Udo Proksch war ein Enfant terrible der österreichischen Gesellschaft, ab 1974 Besitzer der berühmten k. u. k. Hofzuckerbäckerei Demel und Gründer des Club 45, einer Seilschaft mit maßgeblichen Politikern (v. a. SPÖ), die nach dem Vorbild der italienischen P2 zur Erlangung von Machtpositionen errichtet wurde. Prokschs Eltern Rudolf und Anna Elisabeth waren – auch nach dem Zweiten Weltkrieg – überzeugte Nationalsozialisten, Udo besuchte bis 1945 die NAPOLA-Schule nahe Bischofshofen. Später sah er sich als apolitisch, dennoch erklärte er, die Bourgeoisie zu hassen, obwohl er sich quer durch die europäische Oberschicht liiert und heiratet (z. B. Daphne Wagner). Proksch studiert einige Semester auf der Akademie für Angewandte Kunst, betreibt ein Designstudio (u. a. für Brillen). Ab 1972 scheint er unter Serge Kirchhofer als Einzelprokurist bei Demel auf. Zu seinen „Ideen“ gehörte etwa der „Verein der Senkrechtbegrabenen“, der Tote in Plastikröhren einschweißen und senkrecht in die Erde stellen wollte – Ziel: Plastikindustrie ankurbeln, Platzmangel auf Friedhöfen lösen – Mitglieder u. a.: Helmut Zilk, Prokschs zweite Ehefrau Erika Pluhar und Helmut Qualtinger (ein weiterer Trinkfreund Prokschs war übrigens Oskar Werner). Eine andere „Idee“ gegen die Langeweile sah ein Sperrgebiet vor, in dem Männer mit echten Waffen und scharfer Munition Krieg „spielen“ können – quasi ein kontrolliertes „Ausleben“ des unausrottbaren Tötungstriebes im Mann. Durch seine guten Verbindungen zum Verteidigungsministerium soll es ihm sogar einmal möglich gewesen sein, mit einem Kampfflugzeug über Wien zu fliegen.

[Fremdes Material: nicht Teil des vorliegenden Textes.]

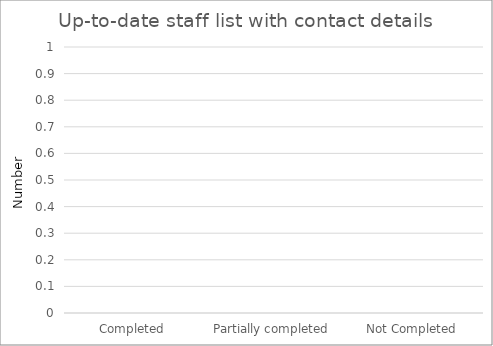
| Category | Up-to-date staff list with contact details |
|---|---|
| Completed | 0 |
| Partially completed | 0 |
| Not Completed | 0 |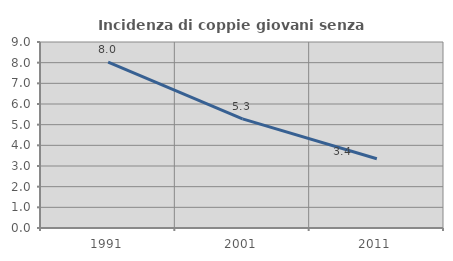
| Category | Incidenza di coppie giovani senza figli |
|---|---|
| 1991.0 | 8.029 |
| 2001.0 | 5.283 |
| 2011.0 | 3.35 |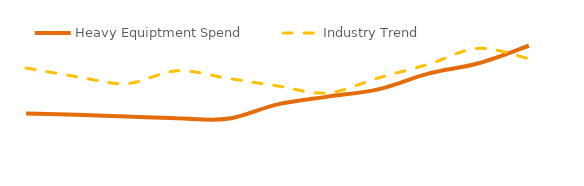
| Category | Heavy Equiptment Spend | Industry Trend |
|---|---|---|
| 0 | 449.217 | 853.513 |
| 1 | 437.143 | 776.697 |
| 2 | 421.233 | 714.561 |
| 3 | 407.236 | 828.891 |
| 4 | 401.351 | 762.58 |
| 5 | 529.921 | 693.947 |
| 6 | 599.003 | 631.492 |
| 7 | 663.501 | 764.106 |
| 8 | 802.915 | 886.362 |
| 9 | 895.433 | 1028.18 |
| 10 | 1051.117 | 935.644 |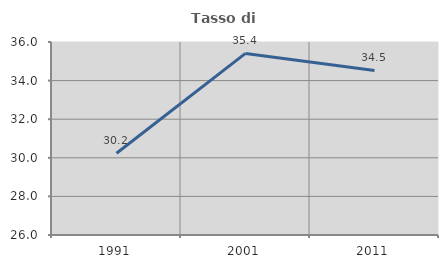
| Category | Tasso di occupazione   |
|---|---|
| 1991.0 | 30.238 |
| 2001.0 | 35.41 |
| 2011.0 | 34.528 |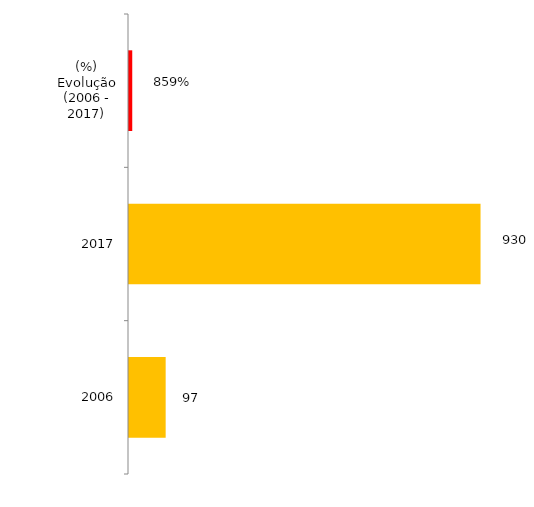
| Category | Téc. Adm. |
|---|---|
| 2006 | 97 |
| 2017 | 930 |
| (%) Evolução (2006 - 2017) | 8.588 |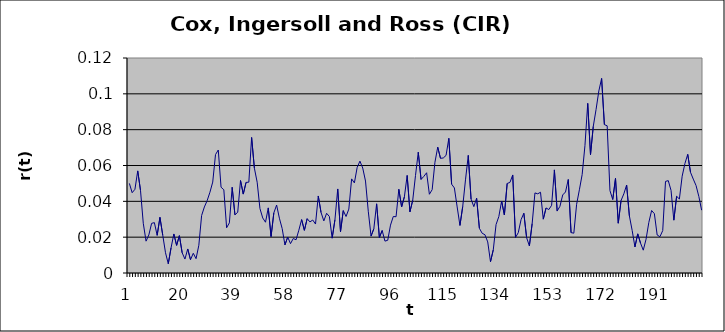
| Category | Series 0 |
|---|---|
| 0 | 0.05 |
| 1 | 0.045 |
| 2 | 0.047 |
| 3 | 0.057 |
| 4 | 0.046 |
| 5 | 0.028 |
| 6 | 0.018 |
| 7 | 0.021 |
| 8 | 0.028 |
| 9 | 0.028 |
| 10 | 0.021 |
| 11 | 0.031 |
| 12 | 0.021 |
| 13 | 0.011 |
| 14 | 0.005 |
| 15 | 0.014 |
| 16 | 0.022 |
| 17 | 0.015 |
| 18 | 0.021 |
| 19 | 0.011 |
| 20 | 0.008 |
| 21 | 0.013 |
| 22 | 0.007 |
| 23 | 0.011 |
| 24 | 0.008 |
| 25 | 0.015 |
| 26 | 0.032 |
| 27 | 0.037 |
| 28 | 0.04 |
| 29 | 0.045 |
| 30 | 0.051 |
| 31 | 0.066 |
| 32 | 0.069 |
| 33 | 0.048 |
| 34 | 0.046 |
| 35 | 0.025 |
| 36 | 0.028 |
| 37 | 0.048 |
| 38 | 0.032 |
| 39 | 0.034 |
| 40 | 0.052 |
| 41 | 0.044 |
| 42 | 0.051 |
| 43 | 0.051 |
| 44 | 0.076 |
| 45 | 0.059 |
| 46 | 0.051 |
| 47 | 0.036 |
| 48 | 0.031 |
| 49 | 0.028 |
| 50 | 0.036 |
| 51 | 0.02 |
| 52 | 0.034 |
| 53 | 0.038 |
| 54 | 0.031 |
| 55 | 0.025 |
| 56 | 0.016 |
| 57 | 0.02 |
| 58 | 0.016 |
| 59 | 0.019 |
| 60 | 0.019 |
| 61 | 0.024 |
| 62 | 0.03 |
| 63 | 0.024 |
| 64 | 0.03 |
| 65 | 0.029 |
| 66 | 0.03 |
| 67 | 0.027 |
| 68 | 0.043 |
| 69 | 0.034 |
| 70 | 0.029 |
| 71 | 0.033 |
| 72 | 0.032 |
| 73 | 0.019 |
| 74 | 0.03 |
| 75 | 0.047 |
| 76 | 0.023 |
| 77 | 0.035 |
| 78 | 0.032 |
| 79 | 0.036 |
| 80 | 0.053 |
| 81 | 0.05 |
| 82 | 0.059 |
| 83 | 0.062 |
| 84 | 0.059 |
| 85 | 0.051 |
| 86 | 0.034 |
| 87 | 0.021 |
| 88 | 0.025 |
| 89 | 0.039 |
| 90 | 0.02 |
| 91 | 0.024 |
| 92 | 0.018 |
| 93 | 0.018 |
| 94 | 0.027 |
| 95 | 0.032 |
| 96 | 0.031 |
| 97 | 0.047 |
| 98 | 0.037 |
| 99 | 0.042 |
| 100 | 0.054 |
| 101 | 0.034 |
| 102 | 0.041 |
| 103 | 0.054 |
| 104 | 0.067 |
| 105 | 0.052 |
| 106 | 0.054 |
| 107 | 0.056 |
| 108 | 0.044 |
| 109 | 0.047 |
| 110 | 0.062 |
| 111 | 0.07 |
| 112 | 0.064 |
| 113 | 0.064 |
| 114 | 0.066 |
| 115 | 0.075 |
| 116 | 0.05 |
| 117 | 0.047 |
| 118 | 0.037 |
| 119 | 0.027 |
| 120 | 0.037 |
| 121 | 0.052 |
| 122 | 0.066 |
| 123 | 0.041 |
| 124 | 0.037 |
| 125 | 0.042 |
| 126 | 0.025 |
| 127 | 0.022 |
| 128 | 0.021 |
| 129 | 0.017 |
| 130 | 0.006 |
| 131 | 0.013 |
| 132 | 0.027 |
| 133 | 0.032 |
| 134 | 0.04 |
| 135 | 0.032 |
| 136 | 0.05 |
| 137 | 0.051 |
| 138 | 0.055 |
| 139 | 0.02 |
| 140 | 0.023 |
| 141 | 0.03 |
| 142 | 0.033 |
| 143 | 0.02 |
| 144 | 0.015 |
| 145 | 0.028 |
| 146 | 0.045 |
| 147 | 0.044 |
| 148 | 0.045 |
| 149 | 0.03 |
| 150 | 0.036 |
| 151 | 0.035 |
| 152 | 0.038 |
| 153 | 0.058 |
| 154 | 0.035 |
| 155 | 0.037 |
| 156 | 0.044 |
| 157 | 0.045 |
| 158 | 0.052 |
| 159 | 0.023 |
| 160 | 0.022 |
| 161 | 0.038 |
| 162 | 0.046 |
| 163 | 0.055 |
| 164 | 0.071 |
| 165 | 0.095 |
| 166 | 0.066 |
| 167 | 0.082 |
| 168 | 0.091 |
| 169 | 0.102 |
| 170 | 0.109 |
| 171 | 0.083 |
| 172 | 0.082 |
| 173 | 0.046 |
| 174 | 0.041 |
| 175 | 0.053 |
| 176 | 0.028 |
| 177 | 0.04 |
| 178 | 0.044 |
| 179 | 0.049 |
| 180 | 0.032 |
| 181 | 0.024 |
| 182 | 0.015 |
| 183 | 0.022 |
| 184 | 0.017 |
| 185 | 0.013 |
| 186 | 0.019 |
| 187 | 0.028 |
| 188 | 0.035 |
| 189 | 0.033 |
| 190 | 0.021 |
| 191 | 0.02 |
| 192 | 0.024 |
| 193 | 0.051 |
| 194 | 0.052 |
| 195 | 0.046 |
| 196 | 0.029 |
| 197 | 0.043 |
| 198 | 0.041 |
| 199 | 0.054 |
| 200 | 0.061 |
| 201 | 0.066 |
| 202 | 0.056 |
| 203 | 0.052 |
| 204 | 0.049 |
| 205 | 0.043 |
| 206 | 0.035 |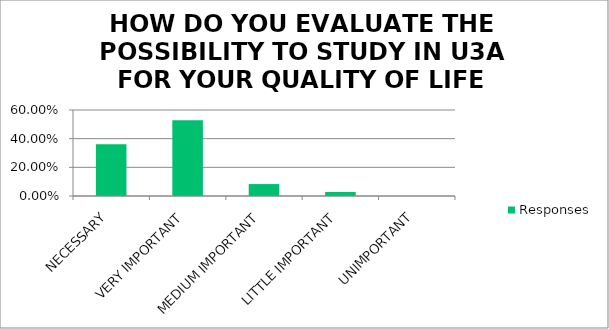
| Category | Responses |
|---|---|
| NECESSARY | 0.361 |
| VERY IMPORTANT | 0.528 |
| MEDIUM IMPORTANT | 0.083 |
| LITTLE IMPORTANT | 0.028 |
| UNIMPORTANT | 0 |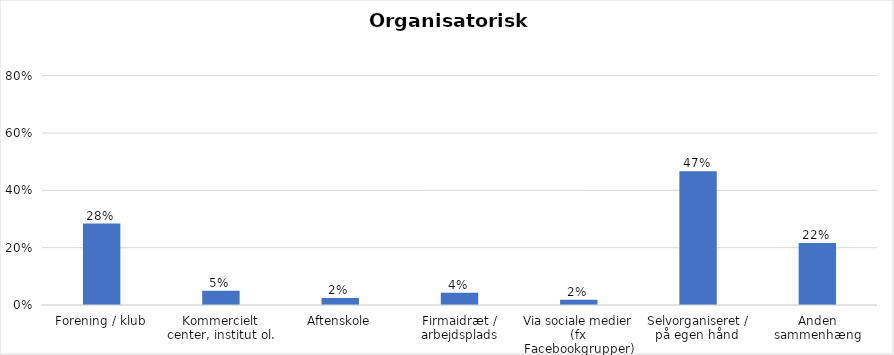
| Category | % |
|---|---|
| Forening / klub | 0.284 |
| Kommercielt center, institut ol. | 0.05 |
| Aftenskole | 0.024 |
| Firmaidræt / arbejdsplads | 0.042 |
| Via sociale medier (fx Facebookgrupper) | 0.018 |
| Selvorganiseret / på egen hånd  | 0.467 |
| Anden sammenhæng | 0.216 |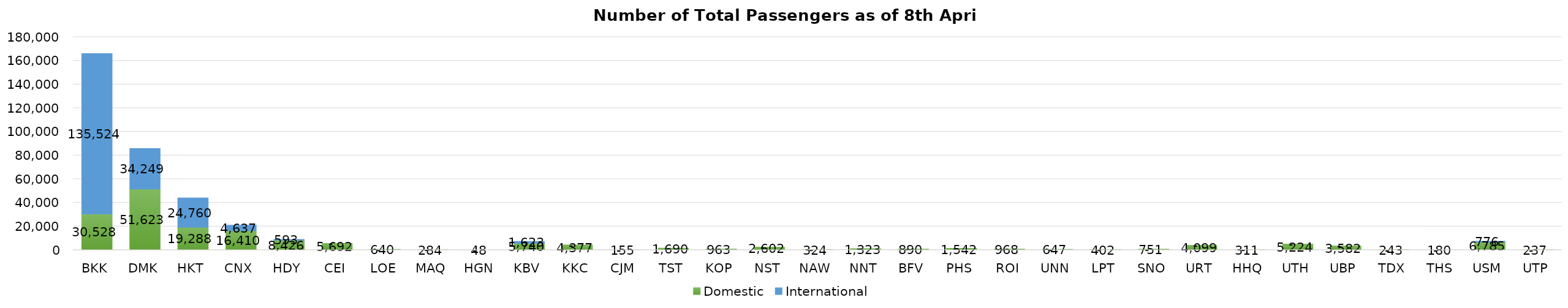
| Category | Domestic | International |
|---|---|---|
| BKK | 30528 | 135524 |
| DMK | 51623 | 34249 |
| HKT | 19288 | 24760 |
| CNX | 16410 | 4637 |
| HDY | 8426 | 593 |
| CEI | 5692 | 0 |
| LOE | 640 | 0 |
| MAQ | 284 | 0 |
| HGN | 48 | 0 |
| KBV | 5740 | 1623 |
| KKC | 4377 | 0 |
| CJM | 155 | 0 |
| TST | 1690 | 0 |
| KOP | 963 | 0 |
| NST | 2602 | 0 |
| NAW | 324 | 0 |
| NNT | 1323 | 0 |
| BFV | 890 | 0 |
| PHS | 1542 | 0 |
| ROI | 968 | 0 |
| UNN | 647 | 0 |
| LPT | 402 | 0 |
| SNO | 751 | 0 |
| URT | 4099 | 0 |
| HHQ | 311 | 0 |
| UTH | 5224 | 0 |
| UBP | 3582 | 0 |
| TDX | 243 | 0 |
| THS | 180 | 0 |
| USM | 6785 | 776 |
| UTP | 237 | 0 |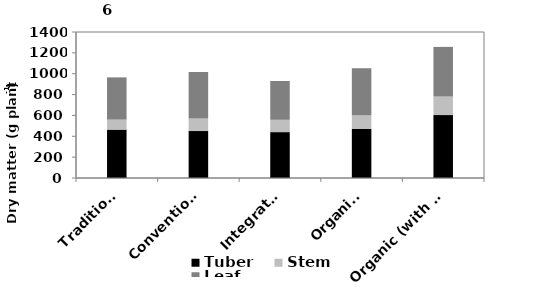
| Category | Tuber  | Stem  | Leaf  |
|---|---|---|---|
| Traditional | 464 | 95.9 | 405 |
| Conventional | 450 | 120.2 | 446 |
| Integrated | 440 | 118.1 | 372 |
| Organic  | 473 | 129.6 | 449 |
| Organic (with biofertilizers) | 603 | 178.1 | 476 |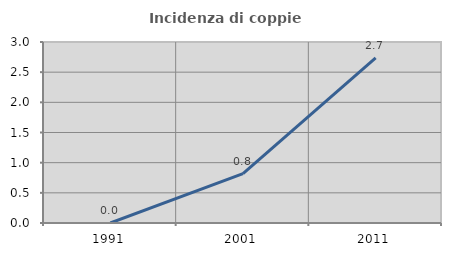
| Category | Incidenza di coppie miste |
|---|---|
| 1991.0 | 0 |
| 2001.0 | 0.82 |
| 2011.0 | 2.735 |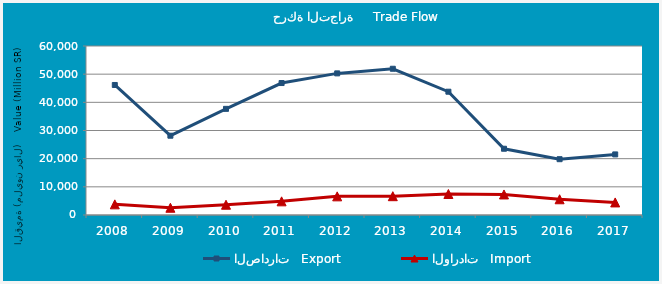
| Category | الصادرات   Export | الواردات   Import |
|---|---|---|
| 2008.0 | 46164915068 | 3777893278 |
| 2009.0 | 28151118424 | 2569669769 |
| 2010.0 | 37685232357 | 3648764367 |
| 2011.0 | 46847798622 | 4853005979 |
| 2012.0 | 50277389034 | 6621533080 |
| 2013.0 | 51920686365 | 6674963457 |
| 2014.0 | 43770672456 | 7459547235 |
| 2015.0 | 23523615780 | 7294214562 |
| 2016.0 | 19813772303 | 5585702683 |
| 2017.0 | 21510939134 | 4464827613 |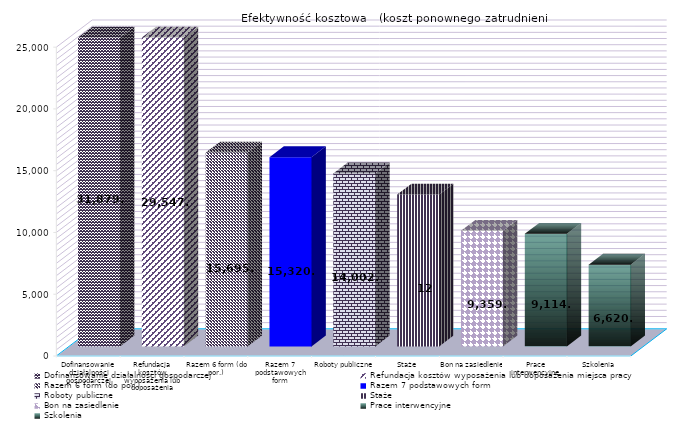
| Category | Efektywność kosztowa (w proc.) |
|---|---|
| Dofinansowanie działalności gospodarczej | 31878.975 |
| Refundacja kosztów wyposażenia lub doposażenia miejsca pracy | 29547.404 |
| Razem 6 form (do por.) | 15695.295 |
| Razem 7 podstawowych form | 15320.116 |
| Roboty publiczne | 14002.899 |
| Staże | 12296.068 |
| Bon na zasiedlenie | 9359.372 |
| Prace interwencyjne | 9114.348 |
| Szkolenia | 6620.388 |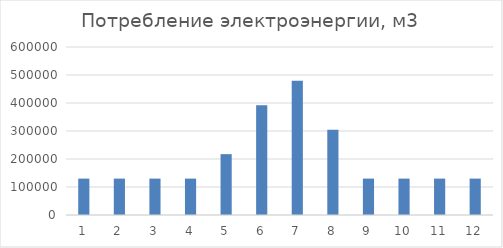
| Category | Series 0 |
|---|---|
| 0 | 130000 |
| 1 | 130000 |
| 2 | 130000 |
| 3 | 130000 |
| 4 | 217360 |
| 5 | 392080 |
| 6 | 479440 |
| 7 | 304720 |
| 8 | 130000 |
| 9 | 130000 |
| 10 | 130000 |
| 11 | 130000 |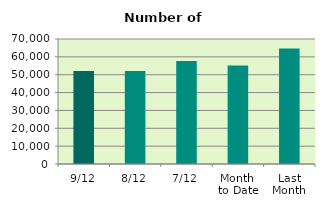
| Category | Series 0 |
|---|---|
| 9/12 | 52042 |
| 8/12 | 52090 |
| 7/12 | 57612 |
| Month 
to Date | 55124.857 |
| Last
Month | 64659.273 |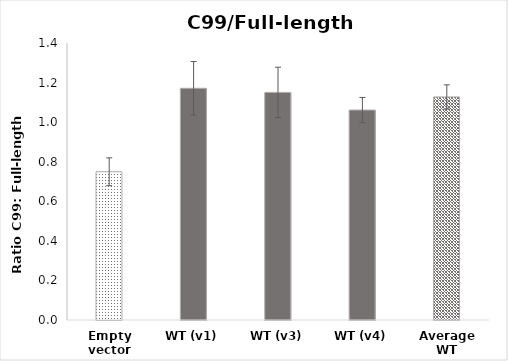
| Category | Series 0 |
|---|---|
| Empty vector | 0.749 |
| WT (v1) | 1.171 |
| WT (v3) | 1.15 |
| WT (v4) | 1.061 |
| Average WT | 1.127 |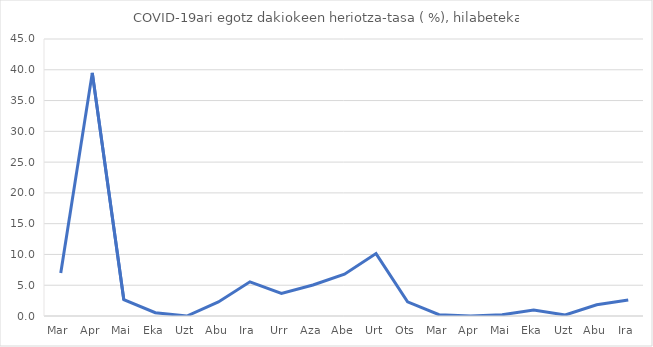
| Category | Series 0 |
|---|---|
| 0 | 6.979 |
| 1 | 39.495 |
| 2 | 2.649 |
| 3 | 0.529 |
| 4 | 0 |
| 5 | 2.28 |
| 6 | 5.547 |
| 7 | 3.659 |
| 8 | 5.042 |
| 9 | 6.79 |
| 10 | 10.136 |
| 11 | 2.31 |
| 12 | 0.205 |
| 13 | 0 |
| 14 | 0.201 |
| 15 | 0.987 |
| 16 | 0.163 |
| 17 | 1.813 |
| 18 | 2.612 |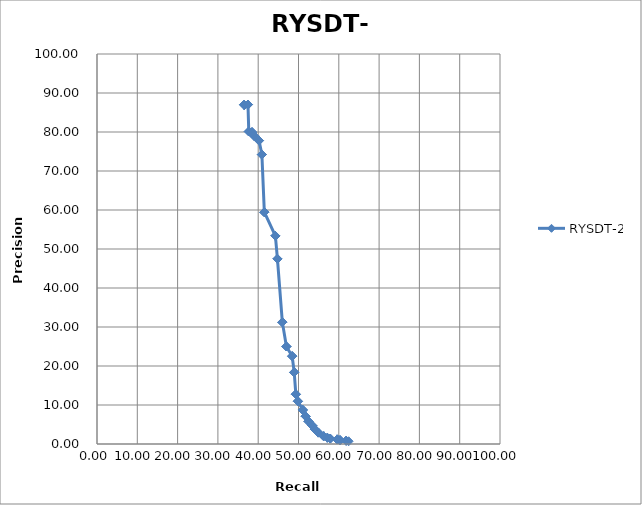
| Category | RYSDT-2 |
|---|---|
| 36.548 | 86.957 |
| 36.548 | 86.957 |
| 36.548 | 86.957 |
| 36.548 | 86.957 |
| 36.548 | 86.957 |
| 36.548 | 86.957 |
| 36.548 | 86.957 |
| 36.548 | 86.957 |
| 36.548 | 86.957 |
| 36.548 | 86.957 |
| 37.462 | 87.028 |
| 37.462 | 87.028 |
| 37.462 | 87.028 |
| 37.462 | 87.028 |
| 37.665 | 80.13 |
| 37.665 | 80.13 |
| 37.665 | 80.13 |
| 38.477 | 79.958 |
| 38.477 | 79.958 |
| 38.477 | 79.958 |
| 38.985 | 79.012 |
| 38.985 | 79.012 |
| 38.985 | 79.012 |
| 38.985 | 79.012 |
| 40.203 | 77.8 |
| 40.203 | 77.8 |
| 40.203 | 77.8 |
| 40.914 | 74.217 |
| 40.914 | 74.217 |
| 40.914 | 74.217 |
| 41.523 | 59.448 |
| 41.523 | 59.448 |
| 41.523 | 59.448 |
| 41.523 | 59.448 |
| 44.264 | 53.366 |
| 44.264 | 53.366 |
| 44.264 | 53.366 |
| 44.772 | 47.47 |
| 44.772 | 47.47 |
| 44.772 | 47.47 |
| 45.99 | 31.241 |
| 45.99 | 31.241 |
| 45.99 | 31.241 |
| 45.99 | 31.241 |
| 47.005 | 25 |
| 47.005 | 25 |
| 47.005 | 25 |
| 48.426 | 22.532 |
| 48.426 | 22.532 |
| 48.426 | 22.532 |
| 48.934 | 18.397 |
| 48.934 | 18.397 |
| 48.934 | 18.397 |
| 48.934 | 18.397 |
| 49.34 | 12.766 |
| 49.34 | 12.766 |
| 49.34 | 12.766 |
| 49.848 | 10.965 |
| 49.848 | 10.965 |
| 49.848 | 10.965 |
| 51.066 | 8.722 |
| 51.066 | 8.722 |
| 51.066 | 8.722 |
| 51.066 | 8.722 |
| 51.777 | 7.118 |
| 51.777 | 7.118 |
| 51.777 | 7.118 |
| 52.487 | 5.802 |
| 52.487 | 5.802 |
| 52.487 | 5.802 |
| 53.401 | 4.729 |
| 53.401 | 4.729 |
| 53.401 | 4.729 |
| 53.401 | 4.729 |
| 54.01 | 3.832 |
| 54.01 | 3.832 |
| 54.01 | 3.832 |
| 54.924 | 2.923 |
| 54.924 | 2.923 |
| 54.924 | 2.923 |
| 56.244 | 1.987 |
| 56.244 | 1.987 |
| 56.244 | 1.987 |
| 56.244 | 1.987 |
| 57.157 | 1.609 |
| 57.157 | 1.609 |
| 57.157 | 1.609 |
| 57.868 | 1.394 |
| 57.868 | 1.394 |
| 57.868 | 1.394 |
| 59.594 | 1.18 |
| 59.594 | 1.18 |
| 59.594 | 1.18 |
| 59.594 | 1.18 |
| 60.305 | 0.987 |
| 60.305 | 0.987 |
| 60.305 | 0.987 |
| 61.827 | 0.838 |
| 61.827 | 0.838 |
| 61.827 | 0.838 |
| 62.437 | 0.704 |

Jedenfalls führt Proksch auf dem Truppenübungsplatz Hochfilzen in Tirol wiederholt Sprengübungen unter der Aufsicht von Major Hans Edelmaier durch, hier kommt er in den Besitz von Sprengstoff aus Beständen des österreichischen Bundesheeres. 1977 charterte er den Frachter Lucona, um angeblich eine auf 212 Millionen Schilling (15,4 Millionen Euro) versicherte Uranerzmühle zu verschiffen. Die Lucona sank im Indischen Ozean nach einer Explosion, bei der sechs Menschen starben. Die Bundesländer-Versicherung zahlte die Versicherungssumme nicht aus, da sie vermutete, die Lucona habe nur Schrott geladen, dies wurde durch den Umstand erhärtet, dass bisher niemals eine Uranerzanlage in Betrieb gewesen ist. Am 15. Februar 1985 wurden Proksch und Hans Peter Daimler wegen Betrugsverdachts verhaftet, aber schon am 28. Februar wieder auf freien Fuß gesetzt.

Erst durch die Aufdeckungsarbeit des Journalisten Hans Pretterebner, dessen Buch Der Fall Lucona im Dezember 1987 erschien, und Proksch‘ anschließende Flucht Anfang 1988 begann die Aufarbeitung des Lucona-Skandals, der in Österreich als „Jahrhundertskandal“ gilt. Er führte unter anderem zum Rücktritt des Parlamentspräsidenten Leopold Gratz und des Innenministers Karl Blecha. Proksch wurde nach einer Flucht nach Asien (inkl. Gesichtsoperation in Manila) und durch halb Europa im Oktober 1989 (unter dem Namen Alfred Semrad) erneut verhaftet. Ein Tiefseetauchteam mit Roboter entdeckte schließlich das Wrack auf dem Meeresgrund, die Aufnahmen der Explosionsstelle bestätigten die Vorwürfe der Anklage.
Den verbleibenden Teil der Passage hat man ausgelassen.